45 - Biz onların söylediklerini daha iyi biliriz. Sen onlara karşı zor kullanacak değilsin. O halde sen, benim tehdidimden korkanlara bu Kur'ân ile öğüt ver.
51-ZARiYAT:
1 - O tozdurup savuranlara,
2 - Derken bir ağırlık taşıyanlara,
3 - Derken bir kolaylıkla akanlara,
4 - Derken bir emir taksim edenlere andolsun ki,
5 - O size vaad edilen elbette doğrudur.
6 - Ceza ve hesap günü şüphesiz olacaktır.
7 - Yollara sahip göğe andolsun ki,
8 - Siz elbette çelişkili sözler içindesiniz.
9 - Ondan çevrilen (imana) çevrilir.
10 - Kahrolsun (o fikir adına) kendi tahminlerini ileri sürenler!
11 - Onlar bir sarhoşluk ve cehalet içinde şuursuzdurlar.
12 - Onlar: "Hesap ve ceza günü ne zaman?" diye soruyorlar.
13 - O gün, onların ateş üzerinde azap görecekleri gündür.
15-16 - Şüphesiz ki takva sahipleri Rablerinin kendilerine verdiği sevabı almış olarak cennet bahçelerinde ve pınar başlarında bulunacaklardır. Çünkü onlar bundan önce iyilik yapıyorlardı.
17 - Onlar geceleyin pek az uyurlardı.
18 - Onlar seher vakitlerinde Allah'tan bağışlanma dilerlerdi.
19 - Onların mallarında isteyen ve istemeyen yoksullar için bir hak vardı.
20-21 - Kesin olarak inananlar için, yeryüzünde ve kendi nefislerinde nice ibretler vardır. Hiç görmüyor musunuz?
22 - Sizin rızkınız da size vaad edilen sevap ve ceza da göktedir.
23 - Gök ve yerin Rabbine andolsun ki size edilen o vaad, herhalde haktır. O tıpkı sizin konuşmanız gibi gerçektir.
24 - Ey Muhammed! ibrahim'in şerefli misafirlerinin haberi sana geldi mi?

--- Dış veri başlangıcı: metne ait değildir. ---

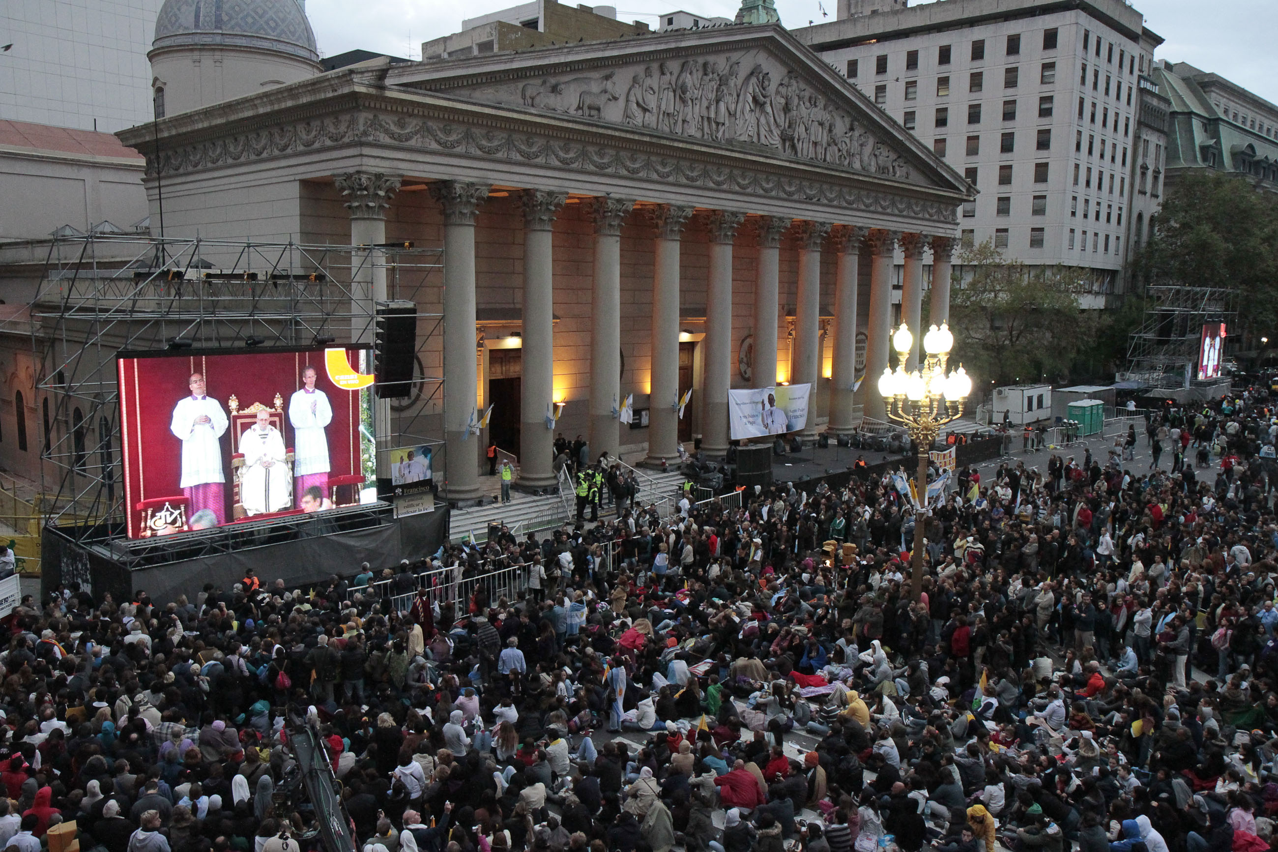 La multitud de fieles sigue atentamente la Santa Misa que se celebra en Roma como inicio del Pontificado de Francisco Fotos: mariana sapriza/GCBA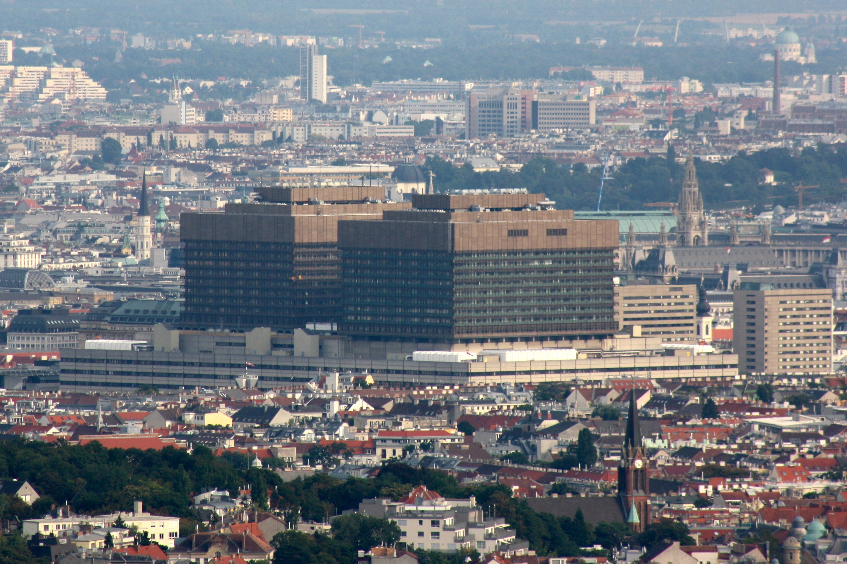 Allgemeines Krankenhaus Wien, Ansicht vom Neuberg in Wien-Döbling.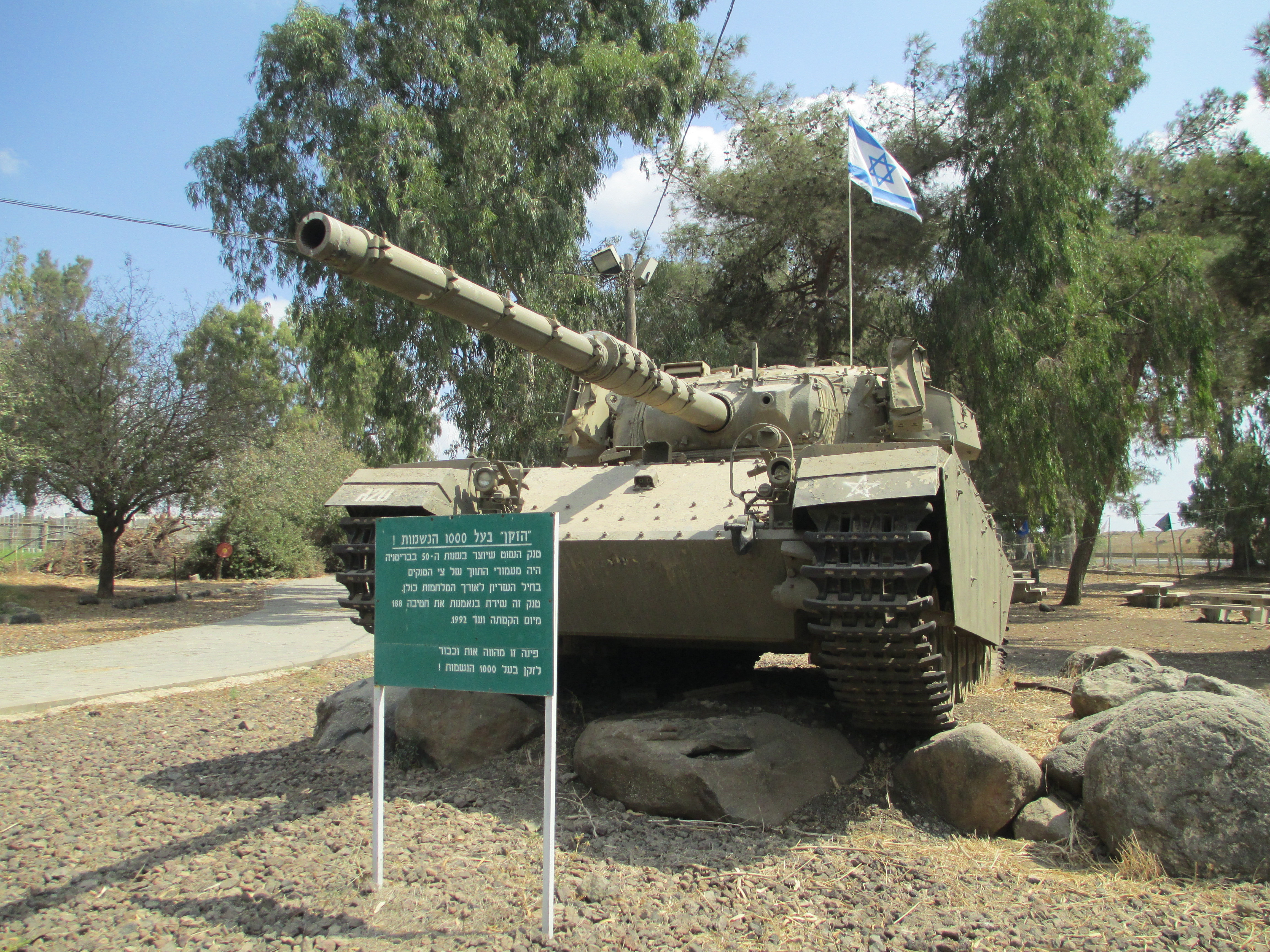 טנק "שוט" בעל "אלף הנשמות" באתר הזיכרון המרכזי של חטיבת ברק (188) במחנה עלייקה ברמת הגולן

25 - Hani onlar ibrahim'in huzuruna girmişlerdi de "Selam sana!" demişlerdi. ibrahim: "Size de selam" demiş, ve içinden: "Bunlar tanınmamış bir topluluk!" diye geçirmişti.
26 - ibrahim, sonra ailesine giderek semiz bir buzağı (eti) getirdi.
27 - Onu önlerine sürerek: "Yemez misiniz?" dedi.
28 - Yemediklerini görünce onlardan içine bir korku düştü. Onlar ibrahim'e: "Korkma!" dediler ve onu çok bilgili bir oğul ile müjdelediler.
29 - Bunun üzerine karısı (Sâre) bir çığlık atarak geldi ve elini yüzüne vurarak: "Ben kısır bir kocakarıyım, nasıl çocuğum olur?" dedi.
30 - Misafir melekler: "Evet bu böyledir. Rabbin böyle buyurdu. Gerçekten O hüküm ve hikmet sahibidir. Herşeyi hakkıyla bilir." dediler.
31 - ibrahim, kendisine misafir olarak gelen meleklere: "Acaba sizin asıl önemli işiniz nedir ey elçiler?" dedi.
32 - Onlar: "Gerçekten biz günahkâr bir kavim (olan Lût kavmine) gönderildik.
33 - Onların üzerine çamurdan pişirilmiş sert taşlar yağdıracağız.